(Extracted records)
----
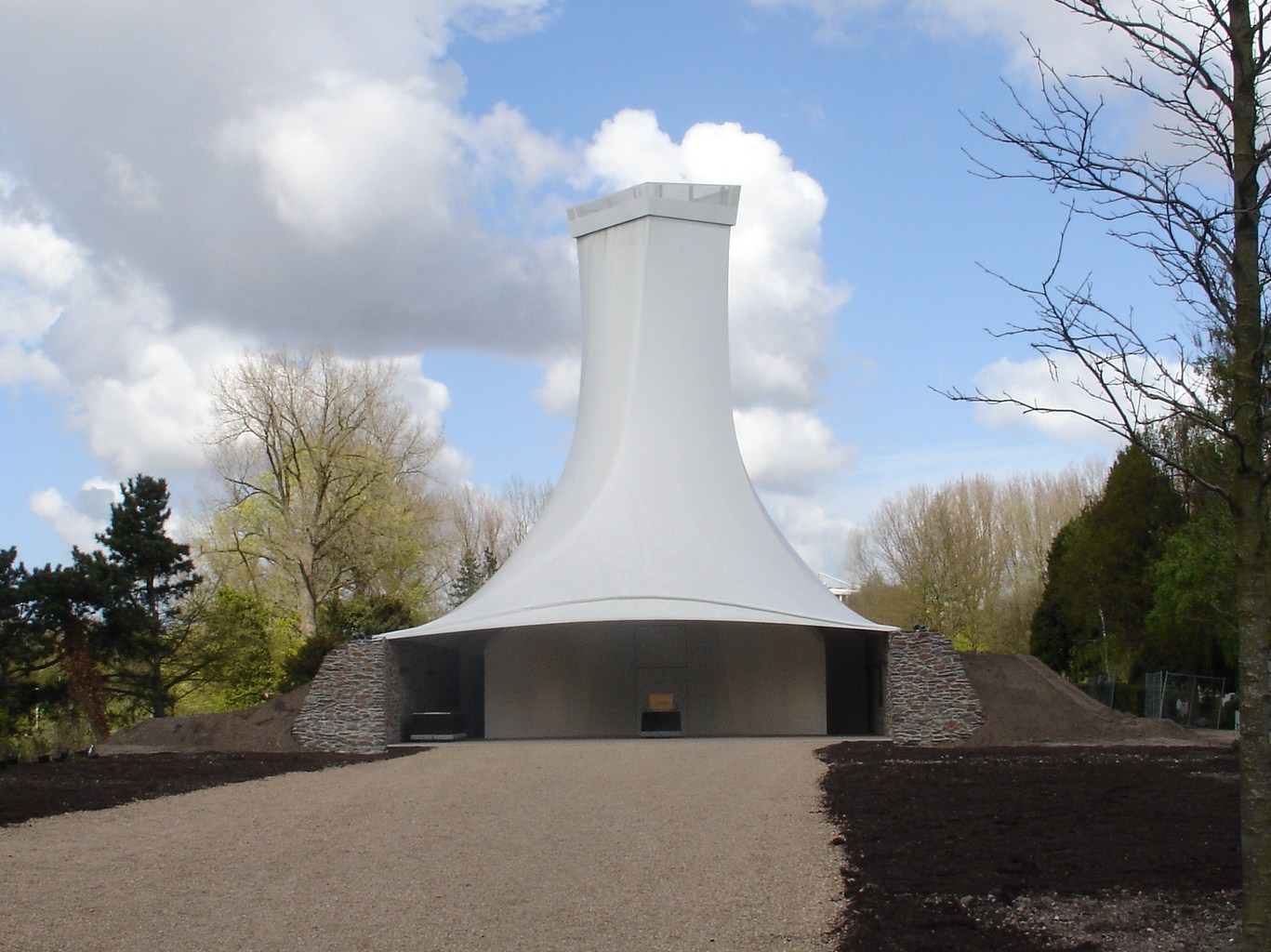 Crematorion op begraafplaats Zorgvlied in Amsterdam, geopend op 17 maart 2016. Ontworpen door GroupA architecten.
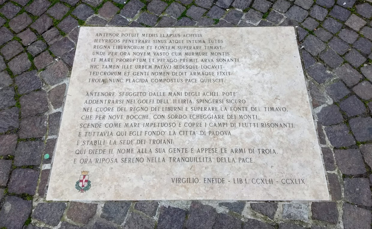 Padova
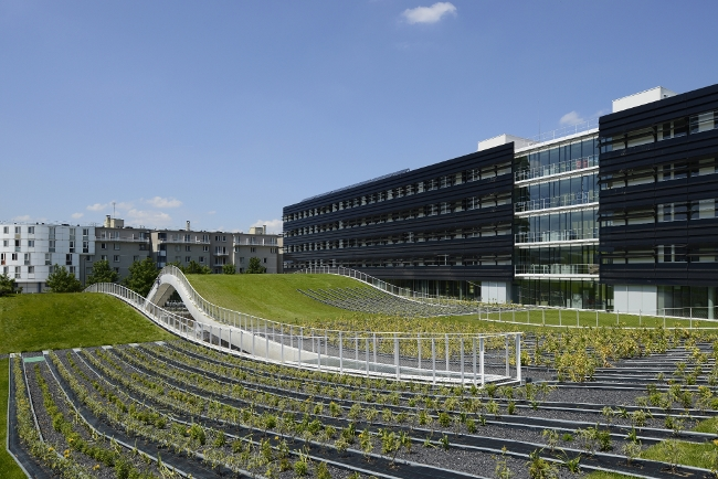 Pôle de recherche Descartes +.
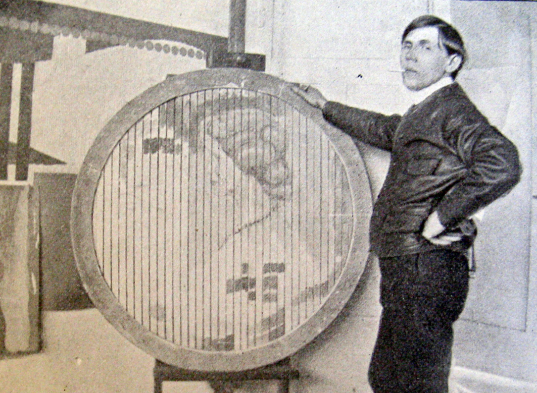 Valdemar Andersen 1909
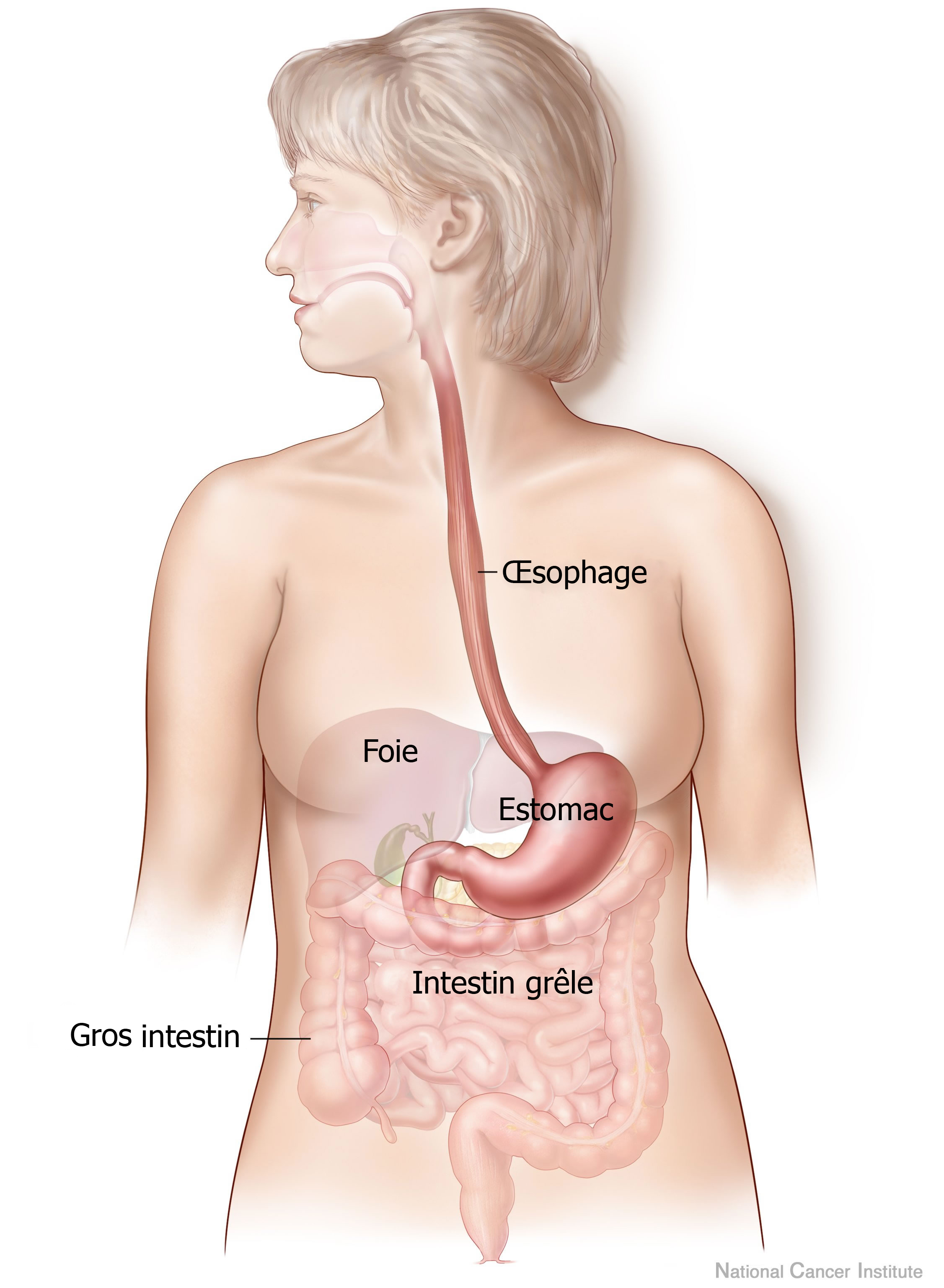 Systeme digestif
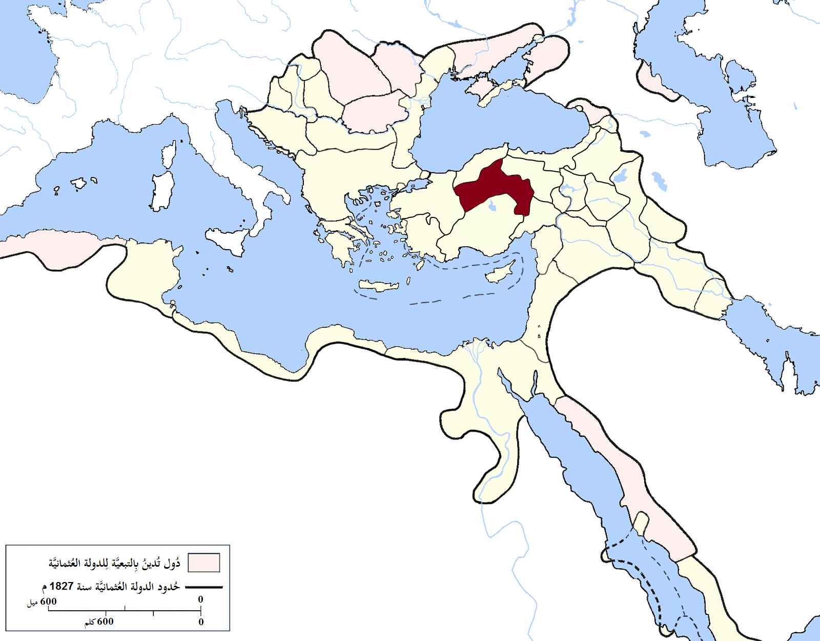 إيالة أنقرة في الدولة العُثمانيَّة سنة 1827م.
----
*REQUIREMENT*
Starting with the line that holds "Systeme digestif", print each line through the last one of the data exactly as written, but do not include the pictures.

*ANSWER SECTION*
 Systeme digestif
 إيالة أنقرة في الدولة العُثمانيَّة سنة 1827م.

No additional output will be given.